I would have switched out her kitchen flour with 20 min. being mean like that. :whistling


----------



## Sir Mixalot (Jan 6, 2008)

Paulie said:


> I would have switched out her kitchen flour with 20 min. being mean like that. :whistling


:laughing: 

Good to see you Paulie. :thumbup:


----------



## Paulie (Feb 11, 2009)

Sir Mixalot said:


> :laughing:
> 
> Good to see you Paulie. :thumbup:


Hey Mixy!


----------



## EthanB (Sep 28, 2011)

I typically use mesh or fibafuse. I tend to drag my first coat too thin and fibafuse is more forgiving of that. I also patch like Peck does but for a cutout like the OP is dealing with I cut the original drywall out with a bevel on it so I can reuse it and have nice edge support in addition to the furring strip.

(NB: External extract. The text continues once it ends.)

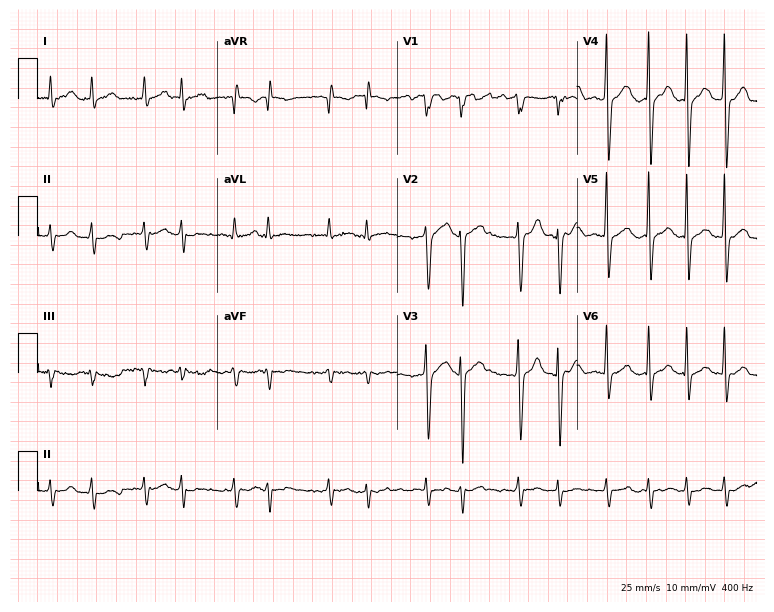
Standard 12-lead ECG recorded from a 71-year-old male. None of these six findings is recorded: first-degree AV block, right bundle branch block, left bundle branch block, sinus bradycardia, atrial fibrillation, sinus tachycardia.

I use two coats of hot mud and one of AP or, if I'm in a rush, I'll use EZ-Sand for the last coat so I can sand by the end of the day.

Here's a video from a guy who makes great videos on Youtube. This is part 4 of 7, it was his first video so it ran long and is chopped up but he's showing the plaster/mud technique.


----------



## Big Shoe (Jun 16, 2008)

Well, that guy knows his stuff. And pretty good with that trowel. He can do it his way all he wants. :thumbsup:



I'd prefer to do it my way. Mesh and five minute mud. :whistling


----------



## livingsoulsdie (Sep 29, 2006)

Paper tape mesh tape doesnt really matter. Feather out as far as you can so you dont see the hump.


----------



## tenon0774 (Feb 7, 2013)

EthanB said:


> Here's a video from a guy who makes great videos on Youtube. This is part 4 of 7, it was his first video so it ran long and is chopped up but he's showing the plaster/mud technique.


:thumbup:

That was a great video Ethan!

I'm gonna have to try that the next time I have patches.

(The pie technique)

Very cool!


----------



## tenon0774 (Feb 7, 2013)

keke said:


> maybe you guys should try this http://www.youtube.com/watch?v=uQsi7hJyJRM





schaefercs said:


> That's the one I use all the time. I've heard it called many things, I call it a blowout patch.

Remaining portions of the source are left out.